TASK ITEM -
Whenever a line in the data holds the string "novembre", copy that line.

INPUT MATERIAL -
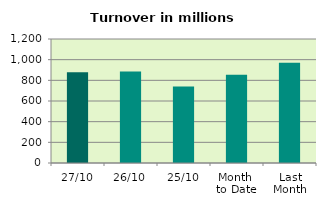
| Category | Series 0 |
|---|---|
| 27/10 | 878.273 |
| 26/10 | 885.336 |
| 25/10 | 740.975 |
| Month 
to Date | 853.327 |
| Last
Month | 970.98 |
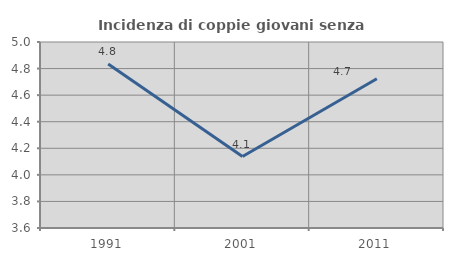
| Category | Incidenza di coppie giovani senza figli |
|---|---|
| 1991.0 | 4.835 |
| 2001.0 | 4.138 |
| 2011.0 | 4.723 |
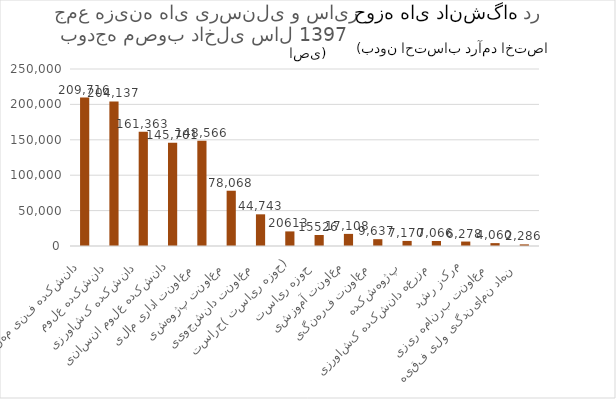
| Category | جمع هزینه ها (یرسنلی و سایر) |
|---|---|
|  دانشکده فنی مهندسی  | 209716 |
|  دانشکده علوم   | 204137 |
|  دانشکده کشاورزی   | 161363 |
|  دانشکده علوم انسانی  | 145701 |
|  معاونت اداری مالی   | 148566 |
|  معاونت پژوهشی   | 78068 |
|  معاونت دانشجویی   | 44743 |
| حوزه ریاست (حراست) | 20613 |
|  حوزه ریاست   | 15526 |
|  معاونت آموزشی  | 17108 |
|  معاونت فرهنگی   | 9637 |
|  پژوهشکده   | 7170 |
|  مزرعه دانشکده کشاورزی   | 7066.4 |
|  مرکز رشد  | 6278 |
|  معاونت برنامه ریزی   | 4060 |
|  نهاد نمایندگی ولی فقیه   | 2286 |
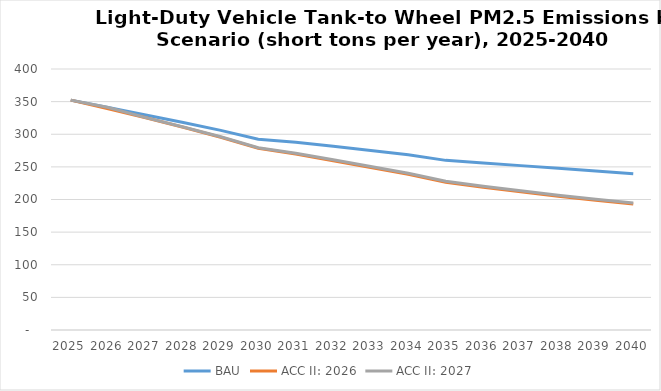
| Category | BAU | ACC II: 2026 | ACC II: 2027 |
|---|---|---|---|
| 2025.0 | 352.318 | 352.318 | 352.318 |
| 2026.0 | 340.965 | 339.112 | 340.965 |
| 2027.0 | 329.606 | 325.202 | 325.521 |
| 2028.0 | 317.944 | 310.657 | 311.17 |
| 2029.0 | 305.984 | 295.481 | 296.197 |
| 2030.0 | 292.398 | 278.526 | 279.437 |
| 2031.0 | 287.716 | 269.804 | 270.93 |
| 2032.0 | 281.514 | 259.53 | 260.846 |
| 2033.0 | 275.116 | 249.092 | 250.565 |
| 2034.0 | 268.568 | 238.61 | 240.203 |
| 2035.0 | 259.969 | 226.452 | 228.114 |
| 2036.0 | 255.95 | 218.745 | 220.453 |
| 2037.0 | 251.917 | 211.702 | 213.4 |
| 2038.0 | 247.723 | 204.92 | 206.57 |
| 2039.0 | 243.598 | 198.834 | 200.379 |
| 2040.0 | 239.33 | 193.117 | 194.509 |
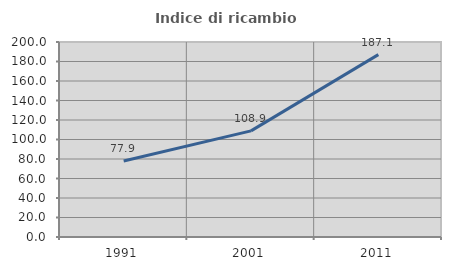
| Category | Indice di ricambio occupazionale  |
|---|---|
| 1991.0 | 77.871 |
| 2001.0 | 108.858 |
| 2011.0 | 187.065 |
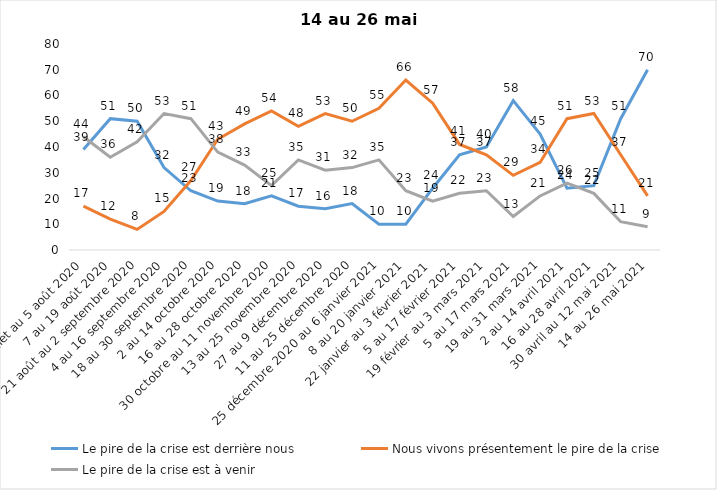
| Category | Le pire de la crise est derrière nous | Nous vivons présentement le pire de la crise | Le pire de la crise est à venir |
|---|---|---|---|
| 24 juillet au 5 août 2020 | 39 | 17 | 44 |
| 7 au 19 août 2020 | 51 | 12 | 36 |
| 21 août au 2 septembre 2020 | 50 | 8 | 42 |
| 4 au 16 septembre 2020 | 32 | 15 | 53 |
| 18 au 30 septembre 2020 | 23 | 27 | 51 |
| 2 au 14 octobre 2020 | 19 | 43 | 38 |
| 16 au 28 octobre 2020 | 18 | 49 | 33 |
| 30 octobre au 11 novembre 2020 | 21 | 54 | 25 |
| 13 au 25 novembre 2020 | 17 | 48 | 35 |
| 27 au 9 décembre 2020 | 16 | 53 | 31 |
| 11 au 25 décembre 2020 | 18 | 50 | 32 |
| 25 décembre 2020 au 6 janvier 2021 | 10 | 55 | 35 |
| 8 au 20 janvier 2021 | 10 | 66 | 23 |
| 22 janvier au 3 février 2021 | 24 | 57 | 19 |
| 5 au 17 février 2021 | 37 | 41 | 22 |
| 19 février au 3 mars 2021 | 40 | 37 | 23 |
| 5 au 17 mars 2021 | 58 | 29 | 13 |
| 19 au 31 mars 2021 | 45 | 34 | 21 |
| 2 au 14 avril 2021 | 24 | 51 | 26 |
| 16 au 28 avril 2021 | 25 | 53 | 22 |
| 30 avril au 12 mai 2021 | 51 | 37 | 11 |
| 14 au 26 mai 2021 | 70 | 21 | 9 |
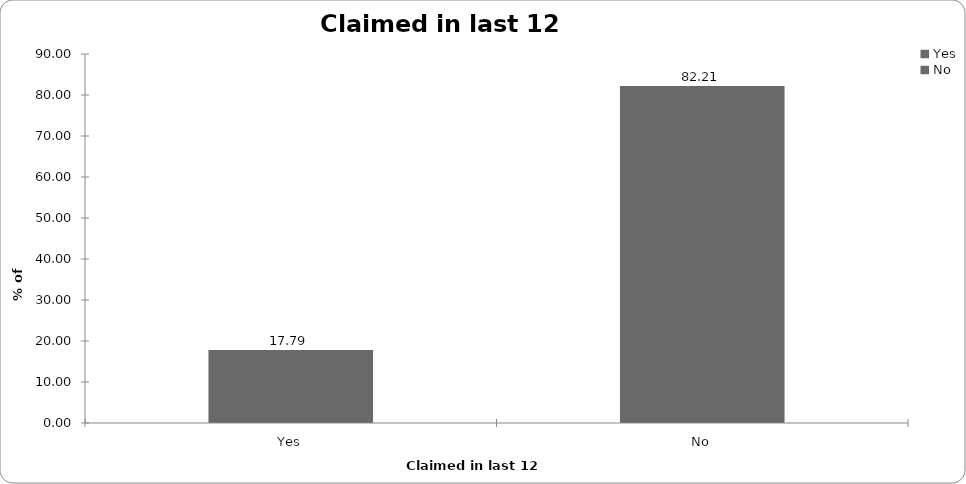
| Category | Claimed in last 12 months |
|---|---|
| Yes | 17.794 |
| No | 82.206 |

ANSWER -
| 30 octobre au 11 novembre 2020 | 21 | 54 | 25 |
| 13 au 25 novembre 2020 | 17 | 48 | 35 |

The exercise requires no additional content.